Among the entries below, one stretch runs from the line that contains "Calp des del Penyal d'Ifac." through the line that contains "Владимир Путин с". Repeat that stretch exactly, ends included, and only that.

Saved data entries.
--- START ---

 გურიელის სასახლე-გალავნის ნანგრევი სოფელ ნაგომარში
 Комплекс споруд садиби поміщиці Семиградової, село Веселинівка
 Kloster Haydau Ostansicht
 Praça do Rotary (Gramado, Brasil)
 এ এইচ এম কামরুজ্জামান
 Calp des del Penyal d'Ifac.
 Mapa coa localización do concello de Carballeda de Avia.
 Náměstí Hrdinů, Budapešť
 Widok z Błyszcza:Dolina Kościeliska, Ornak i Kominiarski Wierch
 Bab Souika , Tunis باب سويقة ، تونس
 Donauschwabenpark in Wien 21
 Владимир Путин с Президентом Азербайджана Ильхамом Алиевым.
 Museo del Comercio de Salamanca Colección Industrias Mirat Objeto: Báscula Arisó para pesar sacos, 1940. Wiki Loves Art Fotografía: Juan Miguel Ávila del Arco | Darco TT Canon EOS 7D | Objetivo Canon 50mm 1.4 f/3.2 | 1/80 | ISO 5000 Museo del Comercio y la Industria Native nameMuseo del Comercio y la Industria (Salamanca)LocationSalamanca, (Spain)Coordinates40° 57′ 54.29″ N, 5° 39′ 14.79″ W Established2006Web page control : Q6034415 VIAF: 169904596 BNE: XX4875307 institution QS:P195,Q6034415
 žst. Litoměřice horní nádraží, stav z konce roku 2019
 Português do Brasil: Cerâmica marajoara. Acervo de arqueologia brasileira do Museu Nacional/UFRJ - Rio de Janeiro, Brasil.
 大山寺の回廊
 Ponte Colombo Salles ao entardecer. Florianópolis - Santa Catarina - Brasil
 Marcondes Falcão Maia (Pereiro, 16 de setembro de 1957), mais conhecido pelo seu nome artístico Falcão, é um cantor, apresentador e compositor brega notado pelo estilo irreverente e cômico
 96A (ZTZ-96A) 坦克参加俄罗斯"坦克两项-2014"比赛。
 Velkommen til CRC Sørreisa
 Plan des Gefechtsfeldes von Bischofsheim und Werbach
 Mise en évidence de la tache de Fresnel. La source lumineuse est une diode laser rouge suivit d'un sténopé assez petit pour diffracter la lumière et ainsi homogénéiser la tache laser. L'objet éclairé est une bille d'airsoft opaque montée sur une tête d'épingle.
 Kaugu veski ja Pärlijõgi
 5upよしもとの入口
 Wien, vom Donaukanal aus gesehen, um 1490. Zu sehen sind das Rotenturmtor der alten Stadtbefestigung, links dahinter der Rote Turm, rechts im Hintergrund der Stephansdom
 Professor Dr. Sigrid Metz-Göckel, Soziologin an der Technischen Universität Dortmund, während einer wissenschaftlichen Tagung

--- END ---

Exercise solution.
 Calp des del Penyal d'Ifac.
 Mapa coa localización do concello de Carballeda de Avia.
 Náměstí Hrdinů, Budapešť
 Widok z Błyszcza:Dolina Kościeliska, Ornak i Kominiarski Wierch
 Bab Souika , Tunis باب سويقة ، تونس
 Donauschwabenpark in Wien 21
 Владимир Путин с Президентом Азербайджана Ильхамом Алиевым.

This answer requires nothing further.